Christine L. Chan, MD, of the department of pediatrics, division of pediatric endocrinology at the University of Colorado Denver, and colleagues evaluated 98 youths aged 10 to 18 years with BMI ≥85th percentile and not on medication for glucose management to determine if HbA1c or the oral glucose tolerance test is a better predictor of free-living glycemia as measured by continuous glucose monitoring (CGM). A blinded CGM was used on all participants for 72 hours, and HbA1c, fasting plasma glucose and 2-hour glucose data were collected.
Christine L. Chan
Median fasting plasma glucose was normal in those with normal HbA1c (83 mg/dL) and prediabetes HbA1c (91 mg/dL) categories. Fasting plasma glucose was ≥90 mg/dL in 36 participants and only nine participants had fasting plasma glucose ≥100 mg/dl. Forty-four participants had prediabetes HbA1c and three had HbA1c ≥6.5%. Two-hour glucose in the prediabetes range was present in 35 participants, and 2-hour glucose ≥200 mg/dL was present in 5 participants.
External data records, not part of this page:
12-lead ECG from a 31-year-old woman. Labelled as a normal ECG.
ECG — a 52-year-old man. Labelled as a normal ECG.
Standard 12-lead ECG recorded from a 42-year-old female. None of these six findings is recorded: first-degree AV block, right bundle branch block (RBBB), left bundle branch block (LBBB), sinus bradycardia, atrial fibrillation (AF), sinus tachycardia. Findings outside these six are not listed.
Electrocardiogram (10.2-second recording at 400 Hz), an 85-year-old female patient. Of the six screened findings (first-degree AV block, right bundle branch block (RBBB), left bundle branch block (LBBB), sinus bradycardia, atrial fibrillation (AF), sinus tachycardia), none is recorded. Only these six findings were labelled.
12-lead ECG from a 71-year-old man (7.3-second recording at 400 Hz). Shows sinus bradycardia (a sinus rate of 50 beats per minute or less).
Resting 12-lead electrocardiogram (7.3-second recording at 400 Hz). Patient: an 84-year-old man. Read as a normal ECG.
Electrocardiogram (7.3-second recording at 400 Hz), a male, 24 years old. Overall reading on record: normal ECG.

Compared with participants with normal HbA1c or oral glucose tolerance test results, participants with prediabetes had higher average glucose, area under the curve (AUC), peak glucose and time >120 and >140 mg/dL on CGM.
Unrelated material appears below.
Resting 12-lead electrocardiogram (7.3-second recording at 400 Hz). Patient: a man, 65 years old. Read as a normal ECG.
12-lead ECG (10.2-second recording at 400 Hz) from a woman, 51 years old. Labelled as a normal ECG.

HbA1c had a greater magnitude of correlation to CGM average glucose, AUC, and minimum glucose, and 2-hour glucose had a greater magnitude of correlation to CGM standard deviation, peak glucose and time >140 and >200 mg/dL. However the strengths of HbA1c and 2-hour glucose correlations to CGM variables were not significantly different. Both HbA1c and 2-hour glucose outperformed fasting plasma glucose in predicting multiple CGM variables.
“HbA1c and oral glucose tolerance testing are equally valid predictors of free-living glucose abnormalities in obese youth,” Chan told Endocrine Today. “For east of collection, these data suggest first-line screening with HbA1c alone is appropriate.”
Disclosure: See the full study for a complete list of the researchers’ relevant financial disclosures.